4.3. Regular Wave Case with Noise
Actual sea conditions and measured signals have noise, and the Gaussian noise signal is added on the basis of the sine wave operating condition.
The variance of the Gaussian noise signal in the heave, roll, and pitch direction are 10%, 1%, and 1% of the original amplitude, respectively.
Figure 16,
Figure 17 and
Figure 18 show the motion deviation in three directions of the Stewart compensation platform using the proposed control algorithm and the PID control algorithm.
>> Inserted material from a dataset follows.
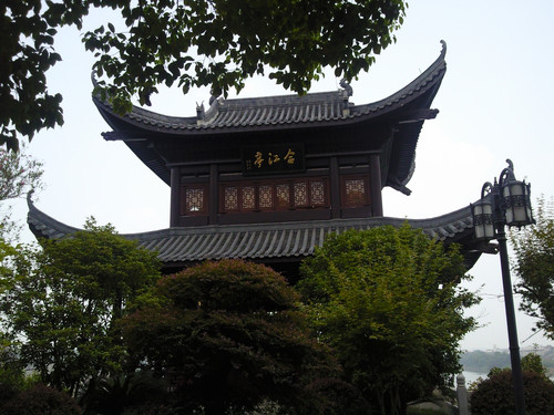 书院建筑物

We can see that both control strategies have positive effects on ship disturbance compensation. When using the PID control algorithm, the RMSE in the three directions of heave, pitch, and roll is 3.87 mm, 0.2183°, and 0.2023°. When using the proposed control algorithm, the RMSE in the three directions of heave, pitch, and roll is 0.2821 mm, 0.17°, and 0.1699°. The simulation results show that the maximum error value based on BP is smaller than that of the PID control algorithm. The new control method can reduce the position deviation by 12.72 times, and attitude deviation by 0.26 times and 0.17 times. The error of the proposed control method is stable near a certain value, while the error of the PID control algorithm fluctuates greatly around this value. Therefore, the shipborne Stewart platform using the proposed control method is more stable in the roll and pitch directions.
4.4. Irregular Wave Case with Noise
The Gaussian noise signal is added on the basis of the irregular wave operating condition. The variance of the Gaussian noise signal in the heave, roll, and pitch direction are 10%, 1%, and 1% of the original amplitude, respectively.
Figure 19,
Figure 20 and
Figure 21 show the motion deviation in three directions of the Stewart compensation platform using the proposed control algorithm and the PID control algorithm. It can be seen from the figure that both control strategies have positive effects on ship disturbance compensation. When using the PID control algorithm, the RMSE in the three directions of heave, pitch, and roll is 0.7846 mm, 0.0686°, and 0.0741°. When using the control algorithm proposed in this article, the RMSE in the three directions of heave, pitch, and roll is 0.1108 mm, 0.0651°, and 0.0714°. The simulation results show that the maximum error value based on BP is smaller than that of the PID control algorithm. Compared with the traditional method, the proposed control method can reduce the position deviation by 6.08 times, and attitude deviation by 0.09 times and 0.08 times. The error of the proposed control method is stable near a certain value, while the error of the PID control algorithm fluctuates greatly around this value. Therefore, the shipborne Stewart platform using the proposed control method is more stable in the roll and pitch directions. The results further confirm the superiority of the proposed method has a higher control accuracy under complex working conditions than the PID method.